A machine learning problem makes predictions but a data science problem makes decisions, as well. In order to convert the ML Research Question to a Data Science (DS) Research Question, you will have to consider:

How will that prediction help solve the business problem?
What is a business strategy based on that prediction?
How will you align the ML metrics with the business outcome and KPIs?

EXAMPLE: Being able to predict survival based on gender, age, and cabin location will allow us to decide how best to populate the new Titanic voyage. If the survival rate for young girls in first-class cabins is more than 90%, we will re-allocate their population to increase overall survivability by a factor of 15%, in alignment with the KPI for the business outcome of increasing survivability by at least 10% for the new Titanic voyage.

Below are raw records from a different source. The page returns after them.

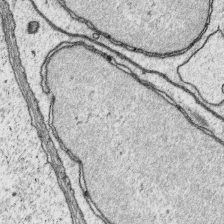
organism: Platynereis dumerilii
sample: Parapodia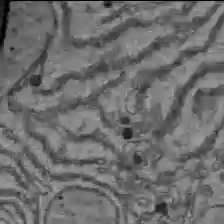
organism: C57BL Mouse
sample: Liver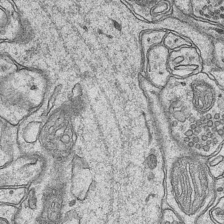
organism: Mouse
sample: CA1 Hippocampus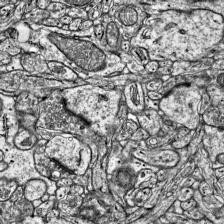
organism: Mouse
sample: Visual Cortex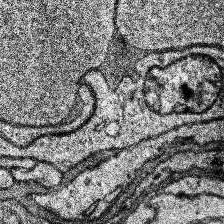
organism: Human
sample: Temporal Lobe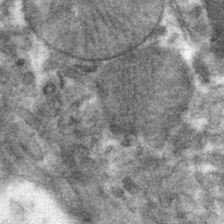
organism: Mouse
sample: Mouse hepatocytes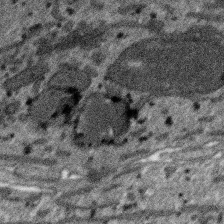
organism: Human
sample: Lung epithelial cells infected with SARS-CoV-2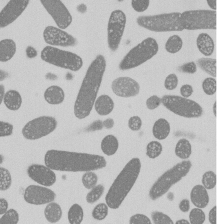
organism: E. coli
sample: Bacterial nucleoid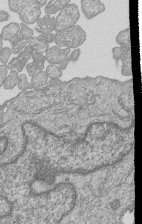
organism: Human
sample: MDA-MB-231 cells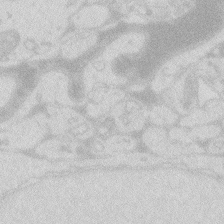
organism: Zebrafish
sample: Macrophage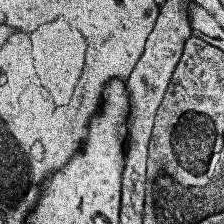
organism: Human
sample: Temporal Lobe

Formulating a Research Hypothesis:

Finally, if you're involved in fundamental research, you can convert the ML Research Question to a Research Hypothesis. In order to convert to a Hypothesis Testing framework, you need to:

Establish the theoretical/conceptual framework that will serve as the basis, or context, for your answer to the research question
Formulate your answer as a clear description of the relationship between the variables of interest in your study
Write the predicted answer to your research question as an If-Then formulation
Re-phrase it next as a correlation with the evaluation metric
Convert it to a Hypothesis Testing framework

EXAMPLE: H_o: Null Hypothesis: Gender, age, and cabin location have no effect on survival on the Titanic. H_a: Alternative Hypothesis: Young girls in first-class cabins will have a 90% higher likelihood of survival as compared to old men in the lower decks.

Advice

Look at the datasets you plan on using to make sure they are usable and will work. If you plan on creating a dataset (e.g., by scraping a website) convince the reader this will be feasible (you don't have to have the scraper working perfectly right now but you should before the next milestone).

Assignment

Please read the final project description and then write a project proposal as follows.

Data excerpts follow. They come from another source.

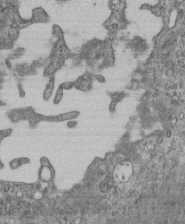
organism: Mouse
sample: Centriole in ependymal cells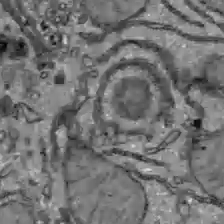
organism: C57BL Mouse
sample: Liver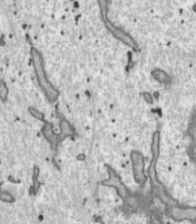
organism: Toxoplasma gondii
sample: Parasites in a vacuole inside a host cell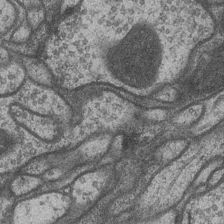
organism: Drosophila
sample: Optic medulla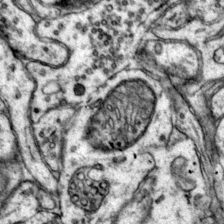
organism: Mouse
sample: Primary visual cortex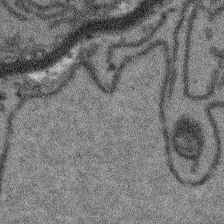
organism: Arabidopsis thaliana
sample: Root tip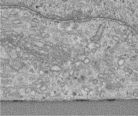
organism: Human
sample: Centriole in RPE cells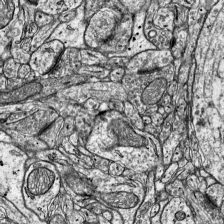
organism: Mouse
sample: Visual Cortex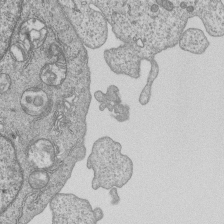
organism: Human
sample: MDA-MB-231 cells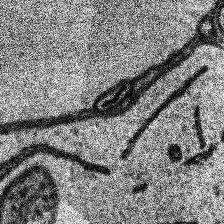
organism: Human
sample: Temporal Lobe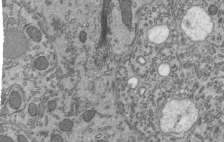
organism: Mouse
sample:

You should start by brainstorming a long list of ideas, then narrow it down to a couple that are feasible given your knowledge background, the time constraints, and the available datasets you're able to locate. You should answer questions like:

What questions will you try to answer? List 5-10 possible questions.
What datasets will you use? You should have already found and taken a first look at the datasets. Make sure the data is clean enough to reasonably use and actually has the information content to answer your questions.
How will you use the data to try to answer the question? What are some things you will do with the data to get at your questions? For example, what are some plots you might make.

You should write the proposal for one of these ideas but please do keep a couple as backups in case the original project doesn't work out for some reason.

The point of this milestone is to think through a reasonable project. You will not be held to doing exactly what you say you will do in this proposal. In fact, you should anticipate adapting your project as you continue to work on it (just ask Robert Burns or Mike Tyson). The more you put into the proposal, however, the better your life will be a few weeks from now as you work on the next few milestones.

Deliverables

Write a one page initial project proposal which describes your proposed project and discusses:

What research question will you try to answer?
What dataset(s) will you use?
What are some analyses and visualizations you might carry out on that dataset?

On a second page, include a list of three (3) other ideas you brainstormed with a couple bullet points of detail for each.